The prerequisites for an academic training in engineering were created at the start of the 19th century when the advancement of technology on the basis of exact sciences commenced. There were also calls for a 'university for all technical studies' in Bavaria. The 'polytechnic schools' set up in Augsburg, Munich and Nuremberg, which bridged the gap between middle schools and higher education colleges in their capacity as 'lyceums' (or high schools), were the first approach.
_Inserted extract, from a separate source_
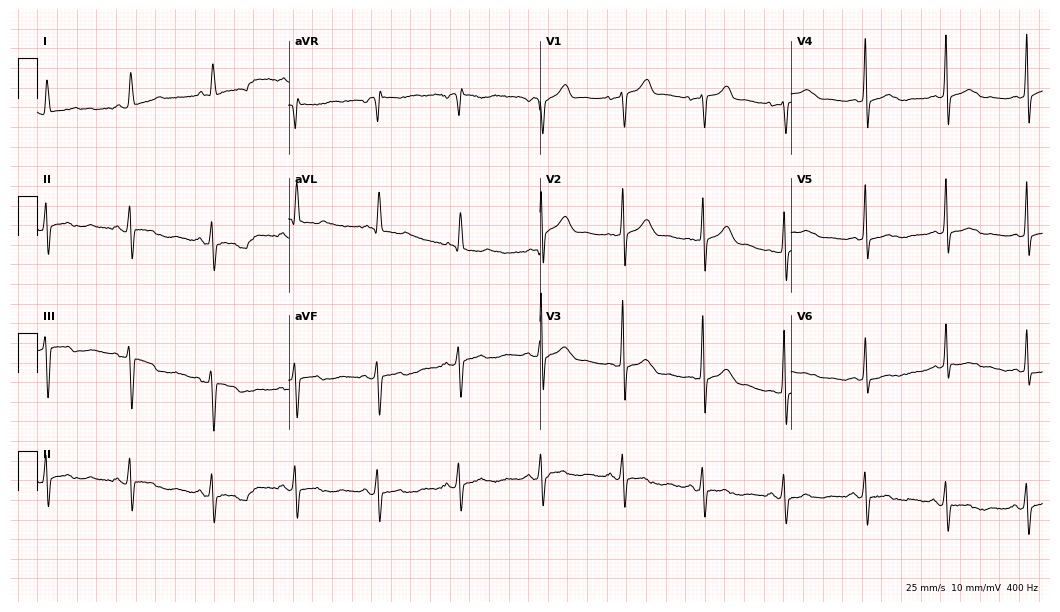
ECG — a female, 75 years old. Screened for six findings — first-degree AV block, right bundle branch block (RBBB), left bundle branch block (LBBB), sinus bradycardia, atrial fibrillation (AF), sinus tachycardia — none is recorded.
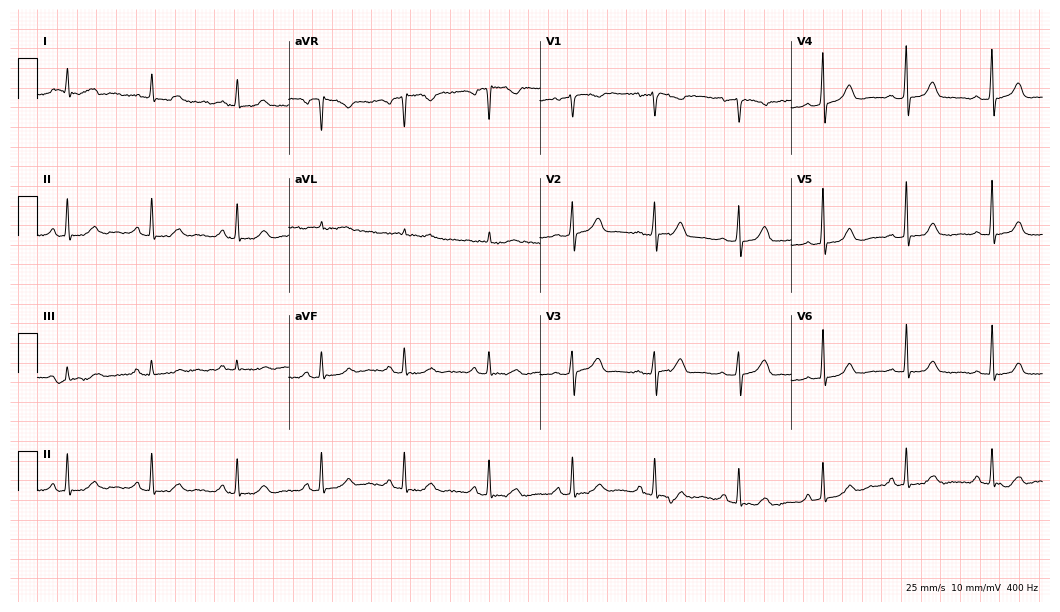
Resting 12-lead electrocardiogram (10.2-second recording at 400 Hz). Patient: a 49-year-old female. Read as a normal ECG.

For further qualification purposes, a 'technical college' was set up in 1833 as part of the Faculty of State Finance (Staatswirtschaftlichen Fakultät) of the Ludwig Maximilian University, which had been transferred from Landshut to Munich seven years previously. The experiment failed. Instead, an advanced 'engineering course' was established at the Polytechnic School Munich in 1840, which was the forerunner of what was later to become the 'Technische Hochschule München'.

Foundation of "Polytechnische Schule München"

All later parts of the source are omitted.